For when you don’t have a friend with a pickup truck and you need to move on the cheap.

A new breed of online moving companies with names like Buddytruk and PICKUP has drawn interest from the Texas Department of Motor Vehicles, which wants to ensure the companies are following state laws requiring moving truck drivers to be licensed.

“Anyone moving household goods in a pick-up truck for hire is required to register with the Texas Department of Motor Vehicles and show proof of insurance in the amounts required by law,” reads a letter the department sent to Plano-based PICKUP in October. “Something bought at a garage sale for home use would qualify as household goods.”

Since May, the department has sent letters to four app-based moving companies, warning each that they may be violating state law, according to spokesman Adam Shaivitz. Along with PICKUP, they include Austin-based Burro, as well as HashMove and Buddytruk, both based in California but offering services in Austin.

“Providers that refuse compliance can be referred to law enforcement because moving household goods without a license is a crime,” Shaivitz said. So far, the agency has not referred any cases involving these four companies to law enforcement.

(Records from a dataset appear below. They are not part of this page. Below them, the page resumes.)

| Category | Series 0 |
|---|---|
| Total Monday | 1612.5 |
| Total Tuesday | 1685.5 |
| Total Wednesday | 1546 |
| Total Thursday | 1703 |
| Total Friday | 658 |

Department officials say the issue is more than just the state keeping track of moving companies. The agency has pursued unregistered movers in the past who demand more money before delivering goods or fail to show up for delivery at all. Often, such movers advertise their services on sites like Craigslist, according to officials in several states.

The past two years have seen the launch of more than a dozen Uber-style moving or delivery companies, most debuting in cities on the West Coast. Many advertise themselves as being more convenient than traditional moving companies. Like Uber, some encourage those with access to a large enough vehicle to sign up as drivers to make extra money.

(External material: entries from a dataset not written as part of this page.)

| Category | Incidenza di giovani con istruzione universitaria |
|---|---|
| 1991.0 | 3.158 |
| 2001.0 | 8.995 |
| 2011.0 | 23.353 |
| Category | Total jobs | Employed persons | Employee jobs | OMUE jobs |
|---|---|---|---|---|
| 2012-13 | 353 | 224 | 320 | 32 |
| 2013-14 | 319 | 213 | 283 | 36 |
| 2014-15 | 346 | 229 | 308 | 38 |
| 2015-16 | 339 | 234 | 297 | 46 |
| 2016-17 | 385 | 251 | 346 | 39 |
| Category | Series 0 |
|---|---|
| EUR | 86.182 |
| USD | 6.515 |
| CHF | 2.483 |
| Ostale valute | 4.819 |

“You need to have a smart phone, a full-size pickup truck legally registered to you and insured to State requirements,” says PICKUP on the driver sign-up page of its website. The company, which promotes its drivers as “Good Guys With Pickups On Demand,” launched in 2014, serving the Dallas area. Asked if the company requires its drivers be registered with the state as household goods movers, CEO Brenda Stoner said in an email that the company was addressing that issue.

“We are working closely with a very collaborative Texas DMV, other regulatory agencies, and our attorneys and consultants to ensure that customers can adopt this new style of delivery service in a trusted, safe, insured and compliant manner,” Stoner said.

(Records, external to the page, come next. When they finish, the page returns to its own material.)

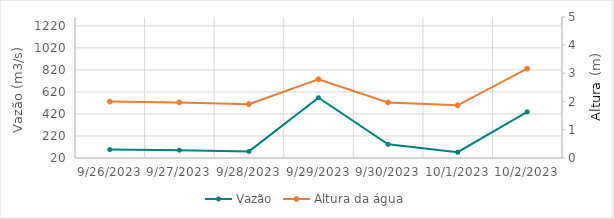
| Category | Vazão |
|---|---|
| 5/11/23 | 707.71 |
| 5/10/23 | 675.19 |
| 5/9/23 | 721.38 |
| 5/8/23 | 709.96 |
| 5/7/23 | 610.29 |
| 5/6/23 | 593.21 |
| 5/5/23 | 570.43 |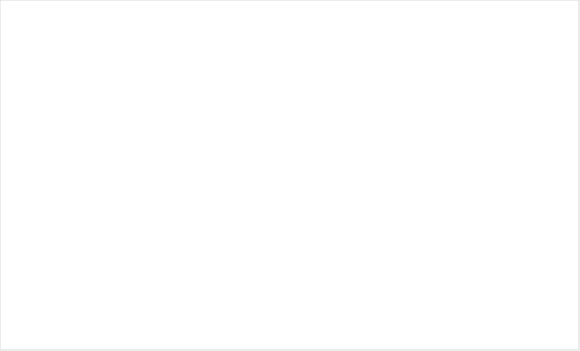
| Category | Итог |
|---|---|
| 5 | 1 |
| 7 | 1 |
| 8 | 1 |
| 9 | 4 |
| 10 | 9 |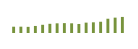
| Category | Saldo [ (1)-(2) ] |
|---|---|
| 0 | 203117.024 |
| 1 | 204244.864 |
| 2 | 198400.412 |
| 3 | 227324.117 |
| 4 | 264760.339 |
| 5 | 296419.004 |
| 6 | 312165.442 |
| 7 | 318321.614 |
| 8 | 312463.312 |
| 9 | 291587.274 |
| 10 | 334649.348 |
| 11 | 344816.778 |
| 12 | 363008.511 |
| 13 | 460327.444 |
| 14 | 495580.342 |
| 15 | 518438.628 |

Both Burro and HashMove only employ drivers that comply with state laws, according to company officials. Buddytruk declined to comment.

I don’t expect to move again any time soon, and if I were anticipating a move I’m not sure I’d go for a service like this. Too many questions about liability and insurance and how good the service is. That said, the last time we did move we used a no-name company that was basically a guy with a repurposed bread truck and his three or four helpers, so who am I to talk? I guess overall I feel the same way about this as I do about major software releases – I’d wait till the bugs have been worked out first. Your mileage may vary, and if you’re looking at a soon-to-expire apartment lease, this may be a good way for you to go.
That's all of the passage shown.